Don’t all of Princess Eleanor’s little fellow travelers, fellow spirits, fellow souls deserve the same protection and affirmation and devotion to their sacred paths as we have committed to our lovely and oh so scrumptious Princess Eleanor so she can wear her tiara without a care in the world, because it makes her feel like a princess and that’s the least that life can do? Darn it all, having to learn how to eat with utensils, and sit on the potty, and change your underwear and go to bed when your sister does, and all the other indignities that this human flesh is heir to…Little Darling Princess Eleanor wakes up and puts her tiara on and goes about her day and that, friends, is that. She suffers the intrusions of parental guidance as we all must do, but she mustn’t be delayed. Any protracted delays and then her kingdom becomes full of tantrums and tears and a little transient sadness that she is not the Princess of All Things, just her kingdom, and that is a super important lesson for all Princes and Princesses to learn…but here I go, mired in another digression…the point beyond Princesses and tiaras and kingdoms… 

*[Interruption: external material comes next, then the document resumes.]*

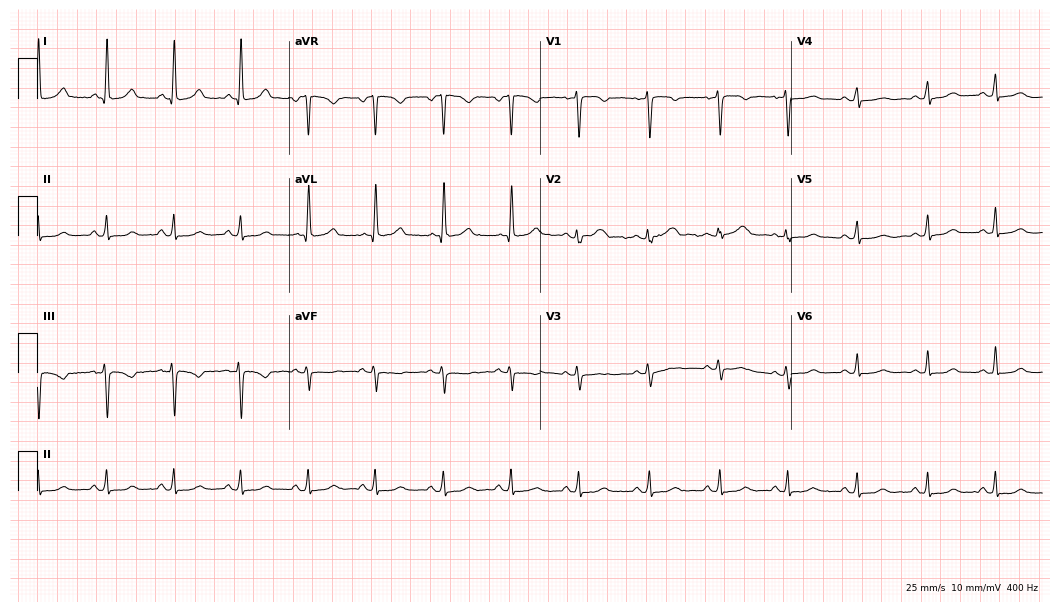
Electrocardiogram, a 42-year-old female patient. Of the six screened findings (first-degree AV block, right bundle branch block, left bundle branch block, sinus bradycardia, atrial fibrillation, sinus tachycardia), none is recorded. Findings outside these six are not listed.

All we should ask of one another, of people who are sacredly entrusted with caring for each other in a world where so much can go horribly wrong and where justice is in such short supply, is to apply to each little soul that comes our way the same acceptance and love and dignity that we give to Princess Eleanor, and all the other little transforming souls we come across. We rely on each for acceptance, and dignity and understanding. It is fundamental and it is the bedrock upon which our Princes and Princesses build their hopeful, shining lives upon. To be decent. To be understanding that this world so often is unrelenting, and punishing, and completely and utterly unfair, for everyone. We don’t know what each other are going through, this much is 100% guaranteed. It’s easy to get caught up in all the projection and fear that this world is pulling us into.  

So few children have a place to become a Princess like our loving Princess Eleanor has had. So many have a completely uphill battle right from jump street to love and embrace themselves and fight for dignity when it gets denied to them by a society which wants to categorize them and belittle the outliers, the one’s that are different. So we have this sacred honor, that goes well beyond the honor of country, or political affiliation or personal preference. This sacred honor is to each other, as souls on the same temporal, uncertain path to do what we can for each other, while we can, working out our salvation in fear and trembling, as the Swedish philosopher Kierkegaard pointed out. 

And then we will be good citizens, and good subjects in the lands of Princess Eleanor, and all of those who are trying valiantly to be true to themselves. Who is to say who that person is, but the soul that inhabits it, and all of us should understand that as if we are ourselves were souls being transformed on a journey.